Additionally, as described in our response to Reviewer fZsh’s Weakness#3, we conducted evaluations on an out-of-distribution test set APIBench. We observed that models trained with our Relign method did not show a decline in tool-calling capabilities; in fact, they even exhibited some improvements. This provides further evidence supporting the generalization ability of our approach.
Response to Scientific Literature
Thank you for providing the references. We will cite them in future versions of our paper and supplement our discussion accordingly.
We greatly appreciate your thoughtful feedback and look forward to your response.
This paper addresses the problem of LLM's using the wrong tool or hallucinating tool parameters by introducing RelyToolBench, a new benchmark that extends StableToolBench with two new subsets and new metrics. Further, the authors propose Realign, a finetuning approach using synthetic data, along with SFT and DPO, to enable an LLM to better select tools or seek clarification from the user.
The paper received 4 reviews with split scores: weak accept, accept, weak reject, weak reject. All reviewers acknowledged the authors rebuttal.
The most substantive concerns raised by reviewers include:
- Concerns about the benchmark being synthetically generated, and may not generalize. In response, the authors provided an evaluation on the out-of-distribution test set from APIBench, showing improved performance over baseline Llama3.1 setups.
- Lack of novelty in 'Realign'. The AC agrees that effectively, Realign is SFT + DPO, and the main contribution to the method is including the examples of seeking clarification in the training data.

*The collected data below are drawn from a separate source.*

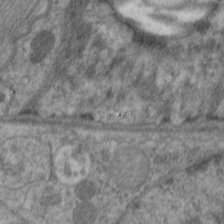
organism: C. elegans
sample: Pharynx
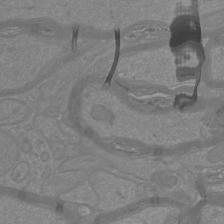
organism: Mouse
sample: Cortical neurons
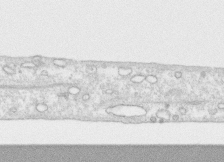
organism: Human
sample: CRL-1474
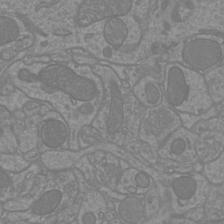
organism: Mouse
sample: Cortical neurons
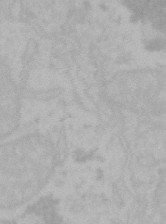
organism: Mouse
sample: Choroid plexus
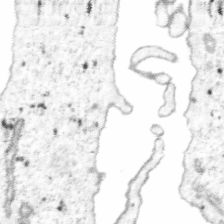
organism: Human
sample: HeLa cells
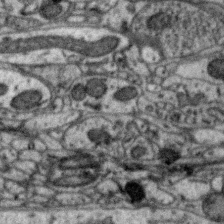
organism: Zebra finch
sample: Brain
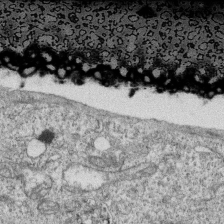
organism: Human
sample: HeLa cell HIV synapse

- Missing connections to previous work on hallucinations, and in particular the paper Toolbehonest: A multi-level hallucination diagnostic benchmark for tool-augmented large language models, EMNLP'24 (published several months before the ICML deadline). The AC's opinion is that missing ToolBH is a significant oversight. In rebuttal, the authors argued to diminish the contributions of ToolBH.
- Metrics are new and unproven. Here, the AC agrees with the authors that the new metrics are simple and intuitive enough that verification (for example, via correlation with human judgements) would not be required.
Overall, the main new idea in the paper is training the LLM to seek clarification rather than hallucinate a tool call. The AC read ToolBH and confirmed that this contribution is novel. Therefore, the paper warrants acceptance provided the authors can update the related work to include the missing references (with a gracious assessment of the value of previous work).